Problématique de la revue
Nous avons tenté de déterminer si l'ablation chirurgicale plus élargie des ganglions lymphatiques avait un effet positif sur la survie, la récidive et les éventuelles complications, et comment leur ablation pouvait affecter la qualité de vie de la personne.
Contexte
Les adénocarcinomes pancréatiques et périampullaires sont les plus fréquents et les plus agressifs des cancers du pancréas. Les symptômes les plus courants sont la douleur, la jaunisse (jaunissement de la peau et du blanc des yeux) et la perte de poids.
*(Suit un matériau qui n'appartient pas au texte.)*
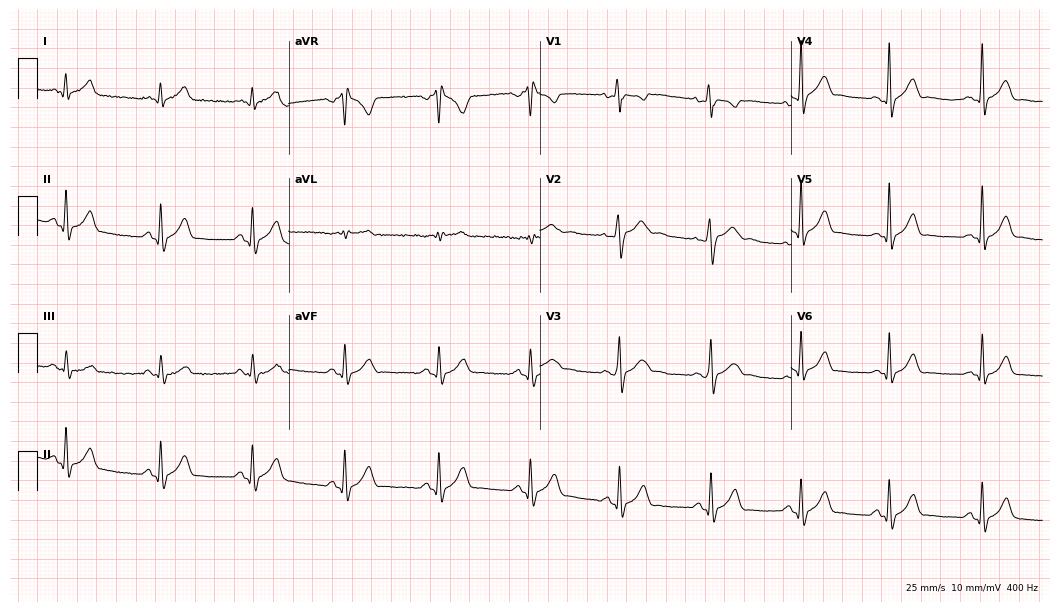
ECG (10.2-second recording at 400 Hz) — a 24-year-old male. Screened for six findings — first-degree AV block, right bundle branch block (RBBB), left bundle branch block (LBBB), sinus bradycardia, atrial fibrillation (AF), sinus tachycardia — none is recorded.

Malheureusement, ces symptômes ne se manifestent souvent pas aux premiers stades de la maladie, ce qui retarde le diagnostic. Ce retard signifie que seuls 15 à 25 % des personnes atteintes d'un cancer du pancréas sont candidats à une thérapie potentiellement curative. La duodénopancréatectomie partielle (DP) est le traitement de choix. Cela comprend l'ablation de la tête du pancréas (une grosse glande qui produit de l'insuline et des sécrétions facilitant la digestion), du duodénum (première partie de l'intestin grêle), de la vésicule biliaire (un organe qui stocke la bile, ce qui facilite la digestion), de l'extrémité du canal cholédoque (qui transporte la bile du foie ou de la vésicule biliaire vers le duodénum), des ganglions lymphatiques proches de la zone affectée (structures agissant comme des filtres pour empêcher les particules étrangères de pénétrer dans la circulation sanguine) et, parfois, de l'extrémité de l'estomac.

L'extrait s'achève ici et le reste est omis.